The actin structures and ROS expression patterns of HCT-8 cells were imaged with a Leica SP2 confocal microscopy (Leica SP2, Heidelberg, Germany) with Amira (Advanced3DVisualization and Volume Modeling) software. An inverted optical microscope (Olympus IX81, Olympus America) and a SPOT camera were used to record living cell behavior using phase-contrast microscopy. A high-resolution Piezo-controlled microscope stage was used for multi-spot time-lapse video recording. The image analysis and processing were done using ImageJ, Matlab 7, Photoshop CS2 and Microsoft Excel 2012.

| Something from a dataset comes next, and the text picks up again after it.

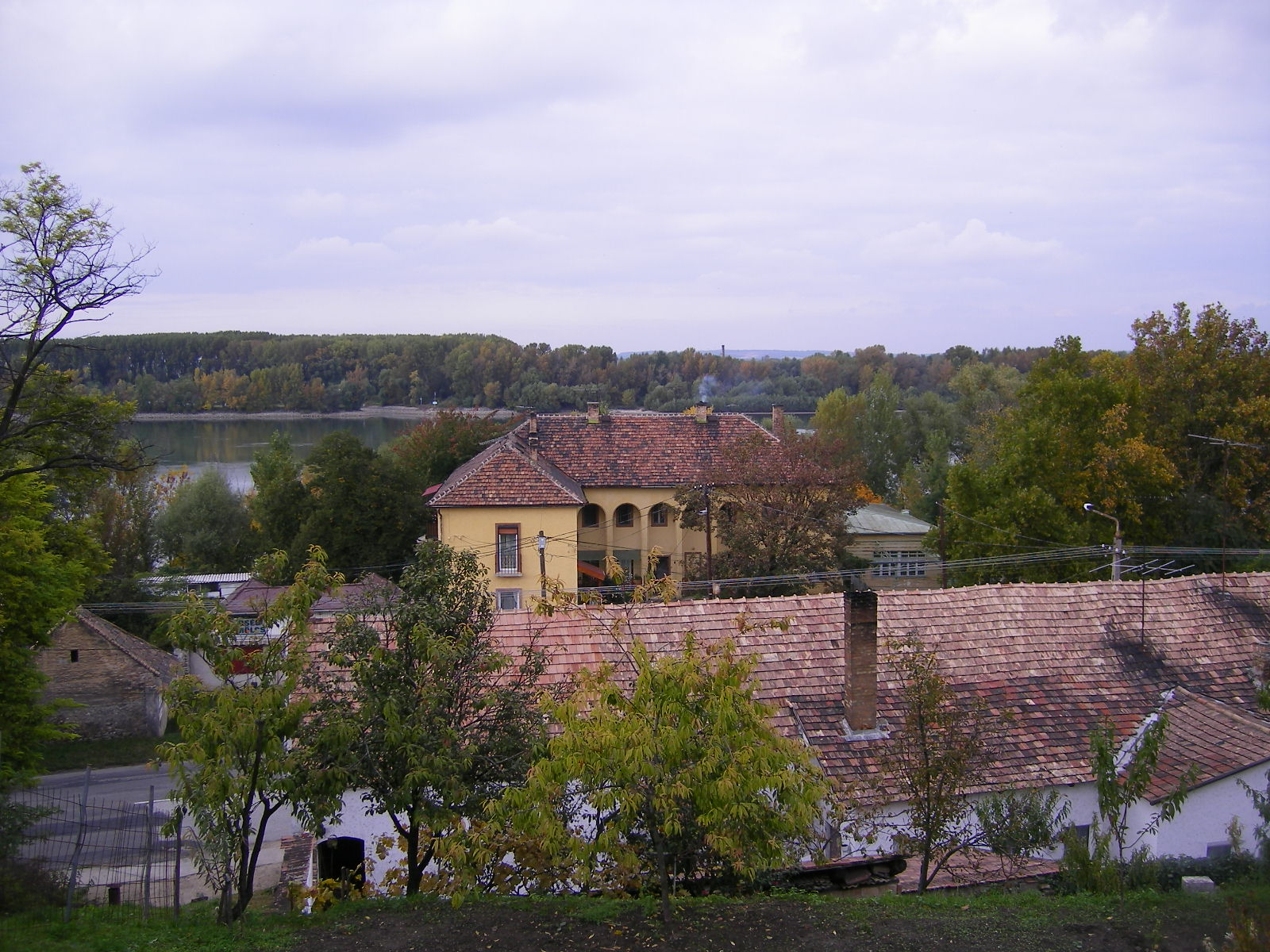 Dunaalmás - kilátás a falura a katolikus templomtól

Anchorage-independent growth and viability assay

PA gels with 20 kPa stiffness were prepared on glass-slide with grids (EMS Inc.) following the procedures described above, but without any surface ECM functionalization, i.e. fibronectin or laminin (BD Bioscience). These non-functionalized surfaces prevent any specific or non-specific cell anchorage. Single E and R cells were separately cultured on gels at a starting density of 1 × 105 cells per gel. Three independent repeats were carried out with 4 gels for each cell type. The anchorage-free survival of cells was confirmed by daily imaging. Care was taken during gentle medium change to minimize cell loss, though a few cells in suspension were unavoidably removed. The formation of spheroid colonies from single cells, the survival of single cells, and the growth of cells in suspension were observed and quantified with the assistance of gridded glass-slides. After 1-week of culture, a 2.0 ml aliquot of the cell suspension containing both spheroids and single cells was harvested per gel following gentle shaking to ensure unbiased sample acquisition, and examined between 2 transparent, sterile glass-slides under a light microscope. A 0.4% sterile filtered Trypan Blue solution (Sigma–Aldrich, St. Louis, MO) was applied in the cell medium to quantify the percentage of viable cells. For each 2 ml sample, 40 spots were imaged and the numbers of live/dead cells were counted. Percentage of viable cells is defined as number of viable (unstained) cells vs. total number of cells. Data for single cells and spheroids are compared respectively.

Animal models and histological results

All animal procedures were approved by the University of Illinois Institutional Animal Care and Use Committee. Athymic nude mice (5–6 weeks old) from Charles River Laboratory were acclimated for five weeks and fed a modified AIN93A diet (calories 11%, fat 39%, carbohydrates 50%, proteins 20%). Animals were surgically injected in the spleen with either HCT-8E or HCT-8R cells. Mice were anaesthetized with isoflurane and the spleen was exteriorized via abdominal midline incision. Prior to the procedure, HCT-8E and HCT-8R cells were washed with PBS, harvested by trypsinization, and suspended in PBS. Each animal was injected with one million cells suspended in 50 μl of PBS. The muscle wall of the abdomen was closed with absorbable suture. The skin incision was then closed using a sterile stainless steel wound clip. Animals were sacrificed 9–10 weeks after cancer cell injection. Mice were euthanized under anesthesia by exsanguination. During the necropsy, the liver, lungs, spleen and other implantation sites were sampled, fixed in 10% buffered formalin and embedded in paraffin. Tissue sections (5 μm) were stained with H&E. Six representative sections of the liver (left lateral lobe, right and left median lobes) and one section of the spleen, lungs, and all other tumor implantation sites were evaluated histologically by a certified veterinary pathologist.